Good handwriting, pathetic signature. And no letterhead.
“If you are a doctor,” he gathered the documents back. “Where is your letterhead?”
“Your GP will build out your prescription from this. Any other questions?”
“And who should I say wrote this?” He held the paper up, squinting. “Raita, KDrama or Dr. Kaapadia.”
“Kapadia.”
“Kaapadia, kaapad means cotton in Gujarati, Kaapadia are those who deal in cottons,” he corrected, because he was that petty, and had just been given the good news that he was not about to get an invasive procedure. And he had control to wrest from her.
“You may book your next appointment at the reception, Mr. Patel.”
“Hopefully not with you.”
“Absolutely not with me. Dr. Shravan will be back this weekend. I have written weekly follow-ups, but you can ask your GP to figure it out just as they would figure out the name there.”
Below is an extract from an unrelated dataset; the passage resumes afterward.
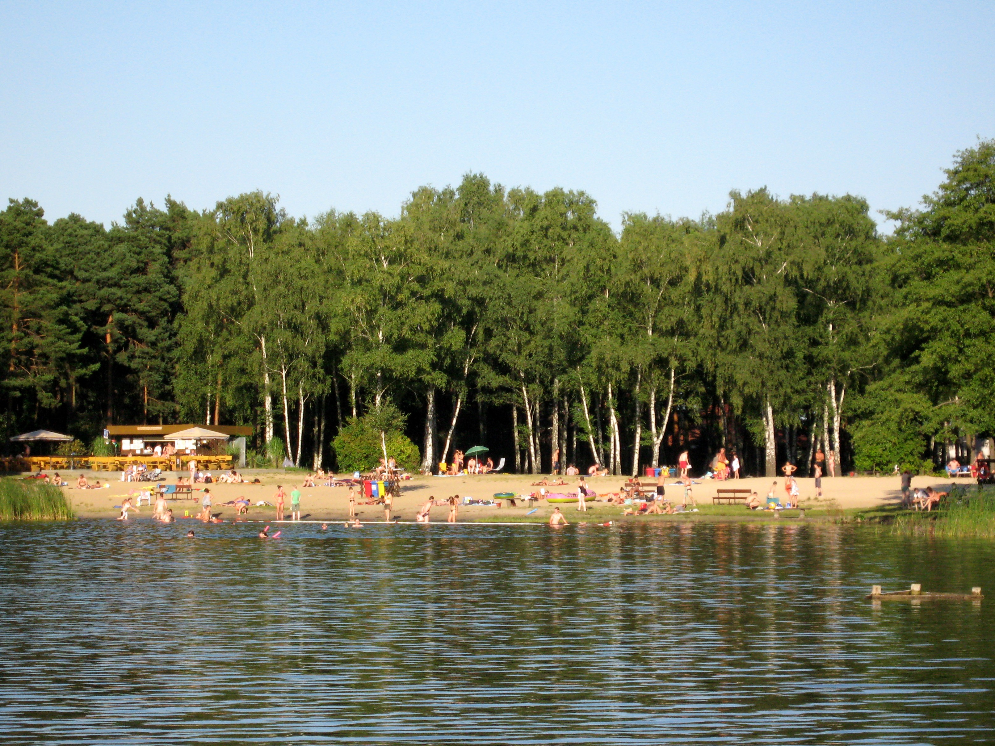 Stolzenhagener See im Ort Stolzenhagen in der Gemeinde Wandlitz, Landkreis Barnim, Land Brandenburg, Deutschland

“So you agree it’s illegible.”
“To you.”
His eyes narrowed. Why was he unable to intimidate her or pull her down to his level?
“There’s a 12 noon show at PVR,” he went for the kill. “Want to accompany me to stare?”
“We’ve established whose profession it is to stare.”
He cocked his head — “I make it a point of staring only at muses. Alas.”
Her cool, cutting face turned cold. She did not say anything back again. A buzzer sounded. And the door opened to Anu Madam.
“All done, Doctor?” She walked in genially, no doubt to escort him out. The medical version of a security escort. Nilay stared a beat too long at the woman… the doctor in front of him. Then, because he couldn’t pull anything more from her —
“I’ll be at the ticket counter, Doctor.”